Rovi & Gramigna – Angelo Pendola


POESIE
LA MIA STORIA  –    PINO  –   GASPARE  –  LA MISERIA  –  SOLIDARIETA  –  TIGNA  –  CICCINA  – FELICE  –  ALLA STAZIONE CENTRALE   –  ATTESA   –  MARIANA  –  VANNI  –  ROVI  –  GRAMIGNA  –  ARRAMPICHINO  –  POLITICO O POLITICANTE?  –  FARABUTTO  –  PUPO O PUPARO?


Alla memoria di sette “Amici di Lettere”

Leone Amodeo
Ignazio Buttitta
Alessandro Cǎprariu
Fivos DelfisVincenzo Licata
Giorgio Santangelo
Cesare Sermenghi


Nota biobibliografica

Angelo Pendola è nato a Sambuca di Sicilia il 4 gennaio 1952. Conseguita la Maturità Magistrale, discutendo una tesina su Emanuele Navarro, si è iscritto alla Facoltà di Magistero e Pedagogia, presso l’Università di Palermo che ben presto, per motivi di famiglia e di lavoro, ha dovuto abbandonare.
Giornalista pubblicista, collaboratore del mensile Tribuna Stampa, organo nazionale d’informazione dei giornalisti, e del Giornale di Sicilia dal 1984.
Ha scritto per La Voce di Sambuca, Trapani Nuova, Trapani Sera,  Lo Studente, Arca News, Libronews, Arce News, MonitorIl Belice. Ha diretto il mensile Cronache di Menfi.
Il 1970 lo vede coinvolto, accanto a Lorenzo Barbera, nelle diverse lotte che la Valle del Belice porta avanti in quegli anni. Sempre negli anni ’70 gli incontri con Danilo Dolci e il viaggio nell’Esteuropeo.
Del novembre ’74 l’incontro con Leonardo Sciascia e l’invito alla eventuale collaborazione a “Galleria”.
Nel 1983 ha pubblicato la raccolta di poesie Zabut con introduzione a cura di Nat Scammacca e prefazione di Pietro Billeci.
Nel 1985 è stato gradito ospite al Convegno su Felice Mastroianni e alla II Edizione del Premio Internazionale di Poesia allo stesso intitolato.
Al Teatro Grandinetti di Lamezia Terme ha avuto luogo la premiazione dei vincitori il Premio. La Giuria Sezione Italiana era composta da: Mario Sansone (Presidente), Pasquale Tuscano, Walter Mauro, Mario Rappazzo e Alfredo De Grazia; la Sezione Neogreca da: Costantino Nikas (Presidente), Giuseppe Spadaro, Rosa Stamouli, Fivos Delfis e Serafina Mastroianni. In quella occasione, Angelo Pendola ha ricevuto un solenne encomio da parte delle due giurie. Sue poesie sono inserite in antologie italiane es estere e tradotte da: Papp Arpad in ungherese; G.H- Aufrère in francese; Ignazio Buttitta in siciliano; Alexandru Caprariu in romeno, Oliver Friggieri in maltese; Màkis Apostolàtos, Fivos Delfis, Panos Miserlis, Kostantin Nikas, Kostas Valetas e Falì Zapanti in greco; Nat Scammacca in inglese; Boris Vishinski in macedone.
Nel 1990 ha pubblicato Poesie per i Romeni.
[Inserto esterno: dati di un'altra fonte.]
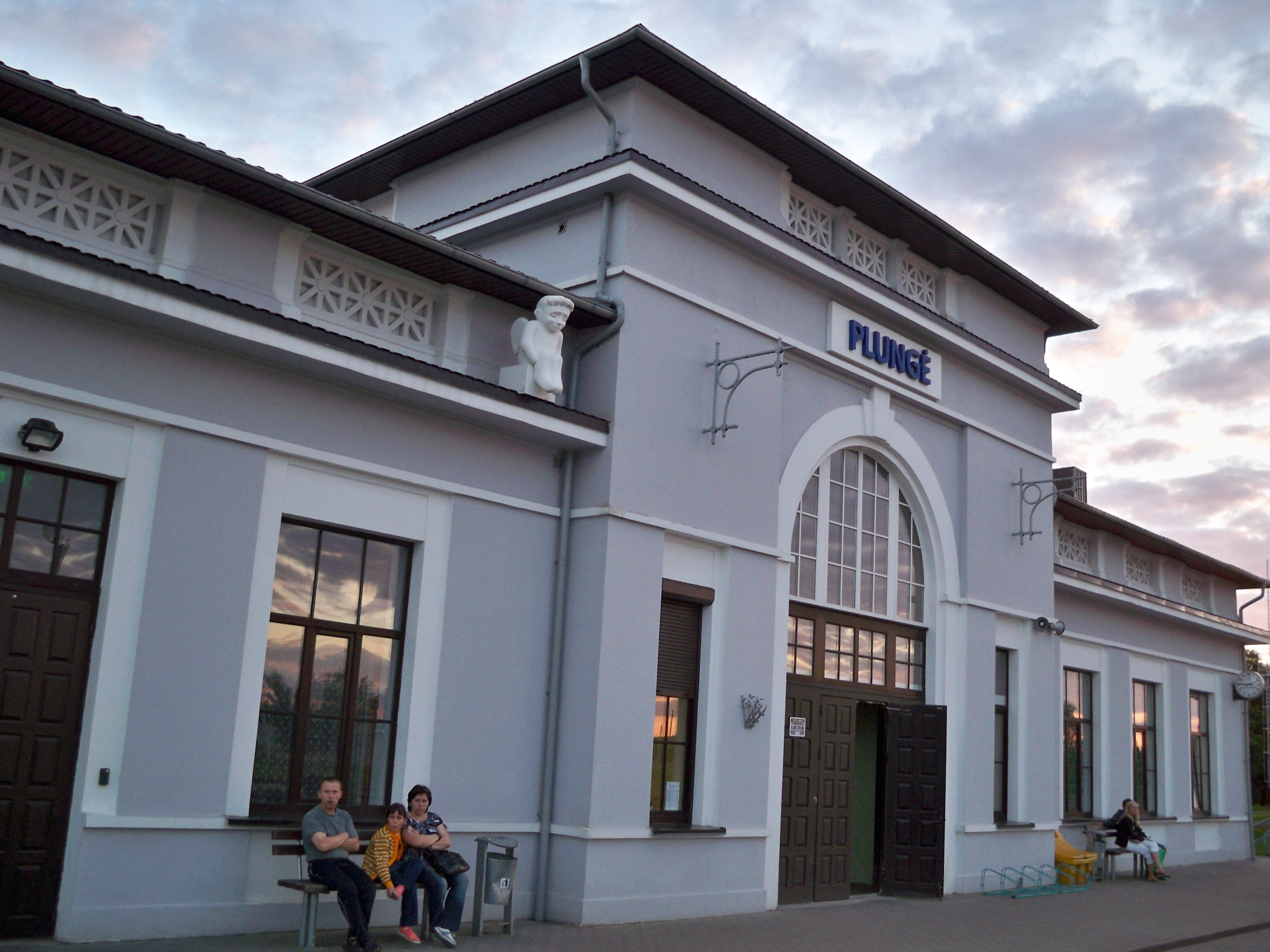 Plungės geležinkelio stotis
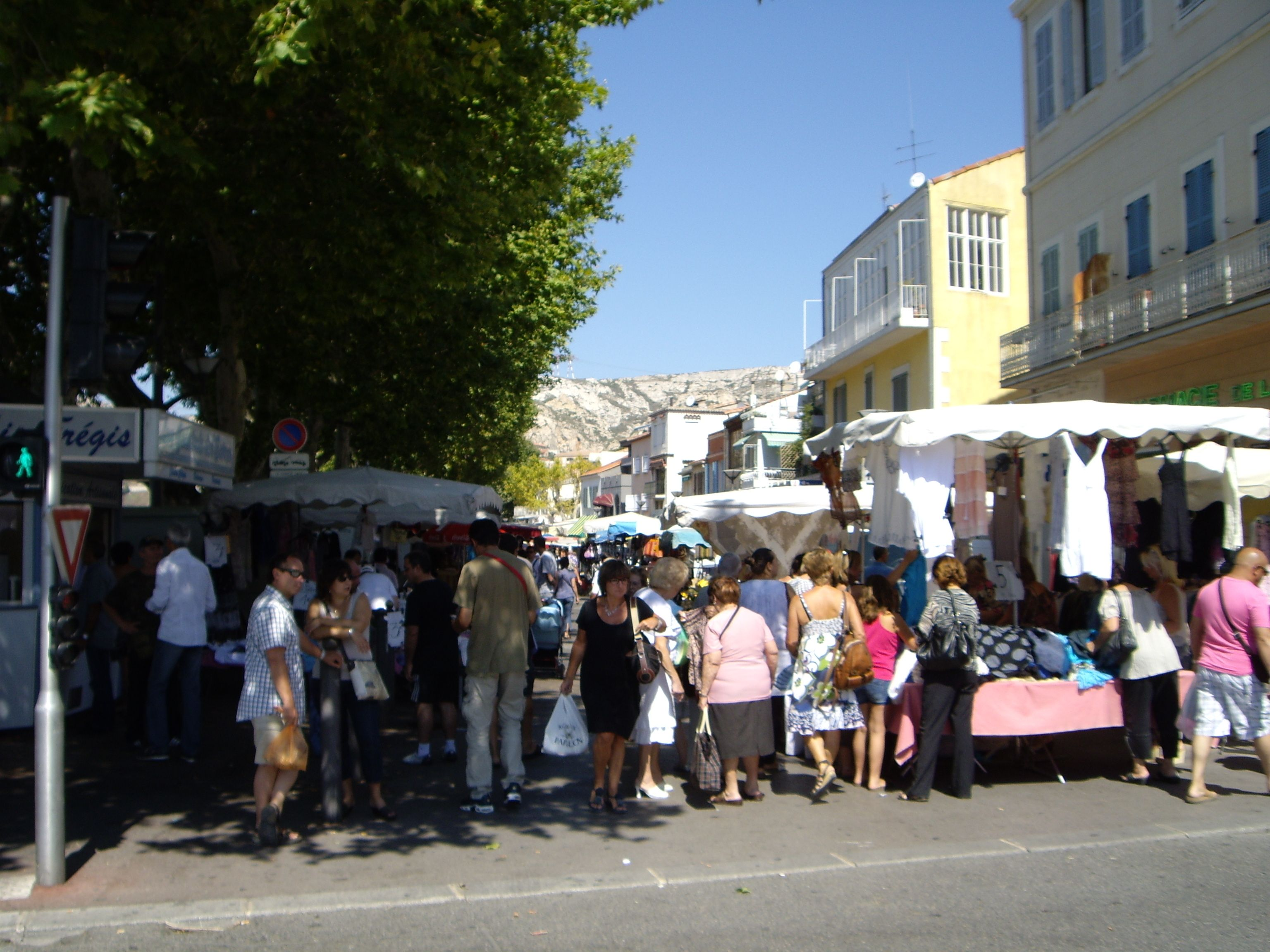 Marché à L'Estaque
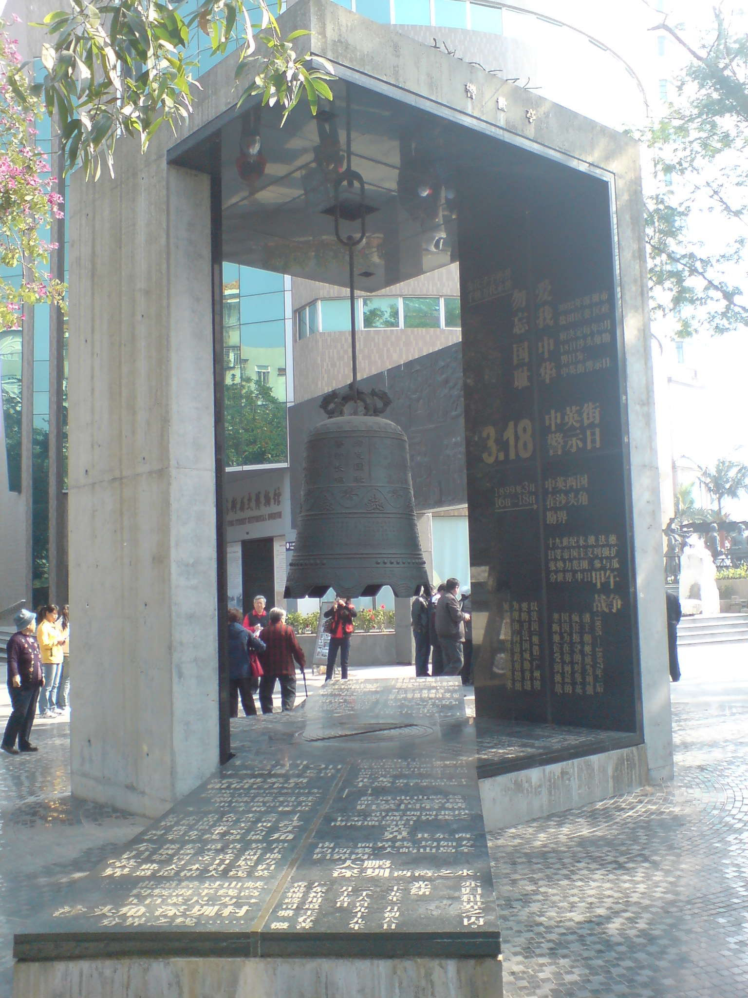 中文（中国大陆）: 中英街历史博物馆附近的警世钟

La silloge è impreziosita da un saggio introduttivo e dalla presentazione dello scrittore Cesare Sermenghi; dalla postfazione della pretesa-scrittrice Angela Scandaliato; dalle traduzioni a fronte e da molte illustrazioni e disegni; e da notazioni critiche di autorevoli addetti ai lavori, quali: Giorgio Barberi Squarotti dell’Università di Torino; Giuseppe Zagarrìo; Giorgio Santangelo dell’Università di Palermo; Solange Bressieux; Oliver Friggieri dell’Università di Malta; Armida Marasco dell’Università di Lecce; Leonardo Patanè dell’Università di Catania, ed altri. Il ricavato è stato devoluto ai bambini romeni tramite la Caritas Italiana.
Nell’anno sociale 1995/96, il Lions Club Sambuca Belice, in occasione del II Premio Internazionale Navarro, gli ha conferito il Riconoscimento Culturale, nella sezione Poesia, fuori concorso, con l’assegnazione di pergamena e targa.
Il 1997 lo vede finalista alla XV edizione del Premio Firenze con la seguente motivazione: “L’ansia di giustizia sociale e di amore universale che pervade quasi tutti i suoi versi, si irradia in una simbologia psicologica che confluisce in una struggente meditazione”.
Nel 1998 gli è stato assegnato a Roma, nella Sala degli Angeli di Palazzo Barberini, il Premio Internazionale Frontiera per la poesia inedita Sarajevo, e conseguentemente insignito della medaglia città di Palermo dal sindaco Leoluca Orlando.
Sempre nello stesso anno arriva in finale al 3° Concorso Letterario Don Carlo Prandi patrocinato dal Comune di Centallo, dalla Provincia di Cuneo e dalla Regione Piemonte.
Nel 1999 ha dato alle stampe Ahn Hyohk, la storia in versi di un ragazzo che per anni è stato tenuto prigioniero nei campi di “rieducazione” della Corea del Nord. Il ricavato è stato devoluto ai bambini Nordcoreano tramite il CESVI di Bergamo.
Nell’autunno del 1999 viene invitato alle “Serate di Poesia” che si svolgono in Grecia, ad Argostoli e Lixouri, nella stupenda isola di Cefalonia, dove, per loccasione, è stata presentata la breve raccolta in lingua greca Kefalloniàs.
Nel mese di marzo 2000 esce, presso la casa editrice di Catanzaro, la silloge Razzolando, che fa parte di una più ampia raccolta che comprende poesie scritte tra il 1992 e il 1993.


SENTÈNTIA

Dissero gli empi: “Tendiamo insidie al giusto, perché ci è d’imbarazzo ed è contrario alle nostre azioni; ci rimprovera le trasgressioni della legge e ci rinfaccia le mancanze contro l’educazione da noi ricevuta”.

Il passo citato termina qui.